I have about 50ft of 2 1/2" hose for the shop vac I have,,,some on the big system and some on the shop vac..
I have a Y connection on the big system and I just plug in the 2 1/2" most of the time..
The jointer I have has a 4" port and it's almost a must on that tool to pull the tons of chips out..the planer is almost the same but the port is only 2 1/2" so aging it chokes the 4" down...

But I will say if you read the info on most shop vac's they are very good no rag bag the norm but a good cart.filter in place..


========




levon said:


> im sure this has been covered at sometime but here goes anyway.
> i am now using 3 shopvacs for my shop. more and more tools are coming with 4 inch ports. how does a dust collector compare with a shopvac? if the dust collector is a lot better, what hp does one need to look at? i may at sometime in the future get one if it is superior to what im using now. thanks for any input!


----------



## Capt Splinter (Dec 30, 2008)

Hi Levon,
I am also building up my workshop right now. Just today I was looking at a new issue of American Woodworker magazine and saw an advertisement for Oneida Air Systems big shop model DC's (no prices listed) "www.oneida-air.com", and JDS Company shop models (again no prices listed) "www.jdstools.com". They look like really great systems, but my shop will also be on the small side, and space will be at a premium.
However, there is an advertisement from "www.toolmarts.com" displaying a 1 HP Mobile Tabletop unit for $129.99. I went to their website, and there is also a little bit bigger 2 HP portable unit for a little more $$.
I also would like to know if these types of DC's would be any better than a good shop vac. If anyone has an opinion, please chime in.
Thanks,
George


----------



## levon (Sep 14, 2008)

hello bobj,

that makes me feel better. it would be much later if i bought one anyway. got to get over all the tools i have gotten lately. we have had 2 warm days here,but they say its going to get a little cooler again.


----------



## xplorx4 (Dec 1, 2008)

I am interested also as I am moving into the basement area. I will post pics soon, I have a lot of work to do and few $$$ to do them so for know I will just run some 20amp 125 volt receptacles, do a little sheet rock in areas that will be more difficult to reach later, and just move in and spread out. Oh yes, I was saying I use a shop vac, but notice the filter is all to quickly clogged with dust. Should I maybe wrap it with some other filter material like an old t shirt for example?? I don't see the bigger pieces being a problem.


----------



## Thrifty Tool Guy (Aug 23, 2007)

Jerry,

If you're using a ShopVac, get the bags instead of trying to keep the filters clean. The collection and filtering will be much better. IMHO, the dumping is also cleaner, the dirt stays in the bag.

TTG


----------



## bobj3 (Jan 17, 2006)

HI Jerry

Here's a little trick I use 

Ask the boss for her old nylons slip one of the legs over the filter, use a tie wire, off the bread wrapper ,, you should get 4ea. pre filters out of one pair of nylons...,then when the can is full pull the filter off with your new prefilter ,slip it off and blow out the filter and it's just like new again...

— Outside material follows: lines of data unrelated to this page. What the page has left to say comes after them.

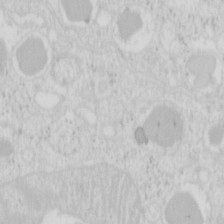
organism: Mouse
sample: Pancreas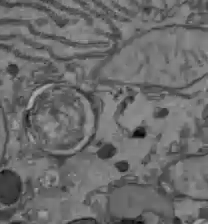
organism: C57BL Mouse
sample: Liver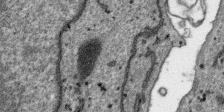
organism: Human
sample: Lung epithelial cells, uninfected (mock) control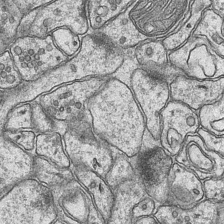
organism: Mouse
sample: CA1 Hippocampus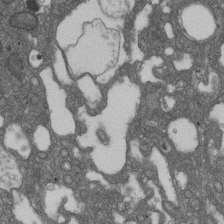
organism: Drosophila
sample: Nephrocyte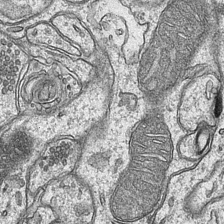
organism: Mouse
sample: CA1 Hippocampus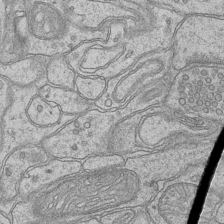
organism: Mouse
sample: CA1 Hippocampus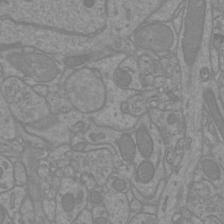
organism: Mouse
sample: Cortical neurons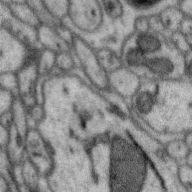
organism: Zebra finch
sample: Brain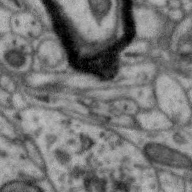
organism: Zebra finch
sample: Brain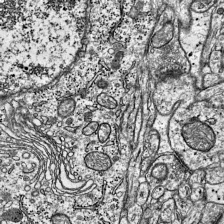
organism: Mouse
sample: Visual Cortex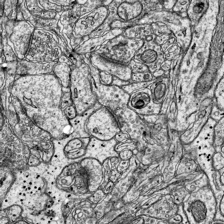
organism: Mouse
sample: Visual Cortex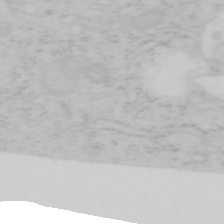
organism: Mouse
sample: OT-I killer T cells with ID8 ovarian cancer cells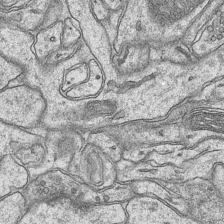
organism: Mouse
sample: CA1 Hippocampus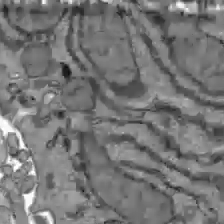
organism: C57BL Mouse
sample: Liver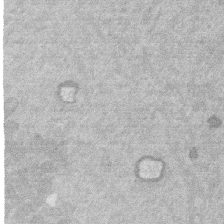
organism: Mouse
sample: Dividing mouse embryo 1 cell stage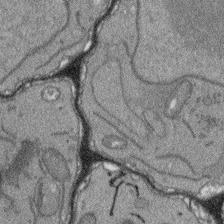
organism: Arabidopsis thaliana
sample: Root tip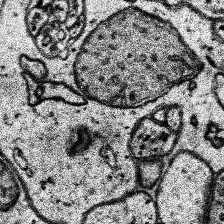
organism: Human
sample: Temporal Lobe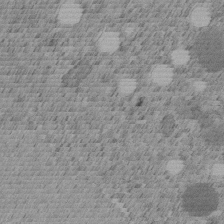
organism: C. elegans
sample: C. elegans embryo early stage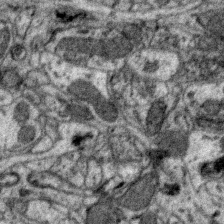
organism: Zebra finch
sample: Brain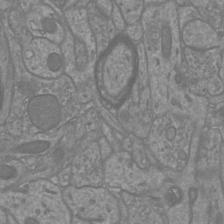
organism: Mouse
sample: Cortical neurons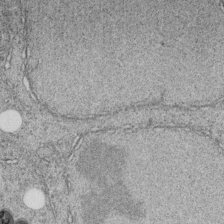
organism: C. elegans
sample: C. elegans embryo early stage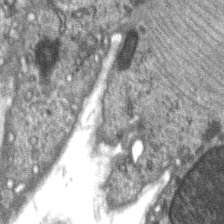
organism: C57BL Mouse
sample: Soleus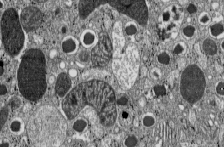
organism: C57BL Mouse
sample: Pancreatic islet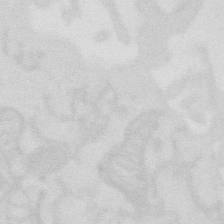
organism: Human
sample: HeLa cells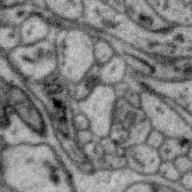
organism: Zebra finch
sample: Brain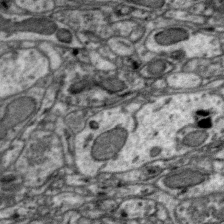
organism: Zebra finch
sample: Brain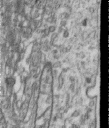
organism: Human
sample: Centriole in RPE cells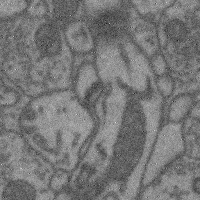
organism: Mouse
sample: Cerebral cortex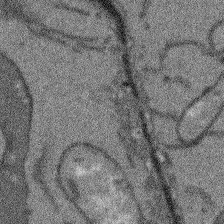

Just a note,, the board for the hot pans that come out of the oven, pickup some brass tacks, the one they use on leather chairs that stick up about 1/8" to a 1/4" high, drill some holes tap in some tacks and it will not burn the board..  then I'm sure you can put on a coat of poly. to keep it looking neat in the kitchen 


Plus if you pickup one of the 
5 Gallon Dust Collection Cyclone Separator
http://www.grizzly.com/products/5-Gallon-Dust-Collection-Cyclone-Separator/G6102

You will not need to clean the vac out all the time and the filter 
You can find the big ones that are the size of 30 gal.trash can, then just slip in a plastic bag and in ten mins.you can dump it quick and easy and fuss no muss 

Two Stage Dust Separator Lid ,note the 4" ports on this one (30 gal. one )
Cyclone Dust Separator Lid, 2 1/2" ports on this one

This dust collector separator increases the efficiency and capacity of standard dust collection systems. 
Designed to fit securely on top of a standard 30-gallon metal trash can, this molded ABS fitting is engineered to use cyclonic action to drop out larger particles from the dust flow. 
The fitting features molded inlets and outlets which can be easily connected to standard systems using 4” flexible hose . You will be amazed at how well it works!! The Dust Collection separator comes in two sizes: 30 gallon can size and 5 gallon size.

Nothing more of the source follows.